PubID       AgentID     PubCommit               DistCommit              SubCommit               Dist(sec)   Sub(sec)

----------- ----------- ----------------------- ----------------------- ----------------------- ----------- -----------

1           3           2010-03-03 09:38:00     2010-03-03 09:38:00     2010-03-03 09:38:00     2           3

1           3           2010-03-03 09:39:00     2010-03-03 09:39:00     2010-03-03 09:39:00     5           3

1           3           2010-03-04 16:43:00     2010-03-04 16:43:00     2010-03-04 16:43:00     3           1

1           3           2010-03-04 17:10:00     2010-03-04 17:10:00     2010-03-04 17:11:00     1           42

1           3           2010-03-04 17:28:00     2010-03-04 17:28:00     2010-03-04 17:29:00     6           36

1           3           2010-03-04 17:30:00     2010-03-04 17:30:00     2010-03-04 17:31:00     5           33

1           3           2010-03-04 17:32:00     2010-03-04 17:32:00     2010-03-04 17:33:00     2           36

*/

 

---Find worst performing subscribers.

SELECT

convert(varchar(10),agent_id) as 'agent id',

max(Datediff(s,distributor_commit,subscriber_commit)) as 'MAXTime To Sub (sec)',

avg(Datediff(s,distributor_commit,subscriber_commit)) as 'AVG Time To Sub (sec)'

FROM MStracer_tokens t

JOIN MStracer_history h

ON t.tracer_id = h.parent_tracer_id

group by agent_id

order by 2 desc

 

/*

agent id   MAXTime To Sub (sec) AVG Time To Sub (sec)

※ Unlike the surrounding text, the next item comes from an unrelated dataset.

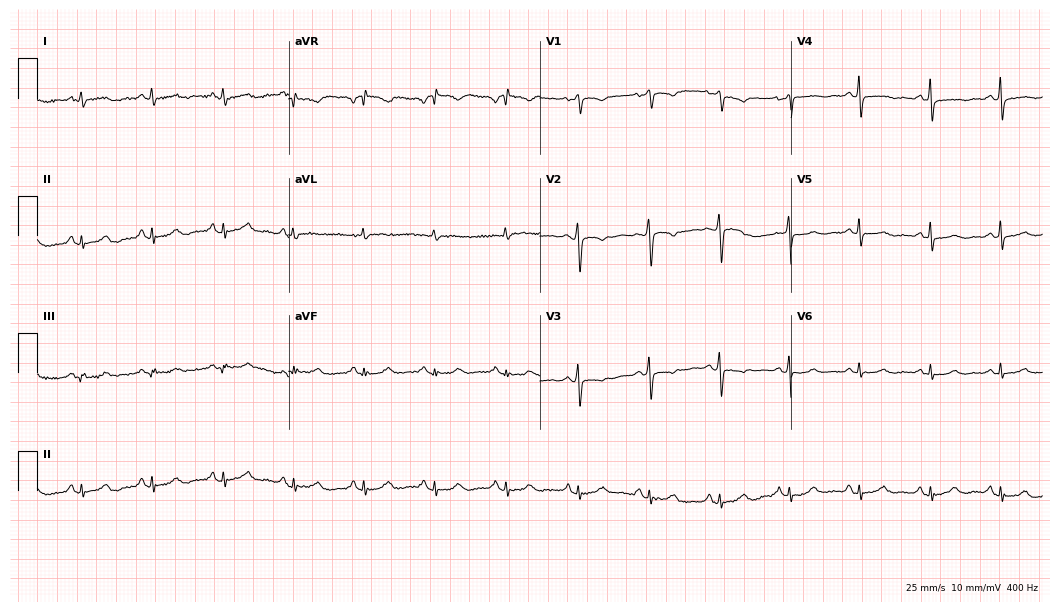
12-lead ECG from a female, 70 years old (10.2-second recording at 400 Hz). No first-degree AV block, right bundle branch block (RBBB), left bundle branch block (LBBB), sinus bradycardia, atrial fibrillation (AF) or sinus tachycardia recorded for this tracing. Findings outside these six are not listed.

---------- -------------------- ---------------------

3          57391                21372

4          286                  9

*/

 

--Well, so who is Agent 3?

SELECT id, name, publisher_db, publication

FROM distribution.dbo.MSdistribution_agents

 

/*

id    name                                          publisher_db          publication

----- --------------------------------------------- --------------------- ------------

3     CHRISSKACER-AdventureWorksLT-TranProducts-CH  AdventureWorksLT      TranProducts

4     CHRISSKACER-AdventureWorksLT-TranProducts-CH  AdventureWorksLT      TranProducts

 

*/

 

--Use “name” from Agents to retrieve Job Properties

--     command line to get Subscriber Name

SELECT sjs.step_name, sjs.command from msdb.dbo.sysjobsteps sjs

join msdb.dbo.sysjobs sj

on sj.job_id = sjs.job_id

Where name = 'CHRISSKACER-AdventureWorksLT-TranProducts-CHRISSKACER-3'

 

/*

step_name                               command

--------------------------------------- -------------------------------------------

Distribution Agent startup message.      sp_MSadd_distribution_history @perfmon_i

Run agent.                               -Subscriber [CHRISSKACER]

   -SubscriberDB [AdventureWorks_Tran

Detect nonlogged agent shutdown.         sp_MSdetect_nonlogged_shutdown @subsystem =

 

(3 row(s) affected)

*/

 

Divide and Conquer

Know where the latency problem is occurring allows you to focus on the real problem.  Tracer Token can help divide Transactional Replication latency into Log Reader Agent problem v. Distribution Agent Problems.  Check out ReplTalk blog posting on Troubleshooting Replication Conversations for additional Log Reader and Distributor troubleshooting steps.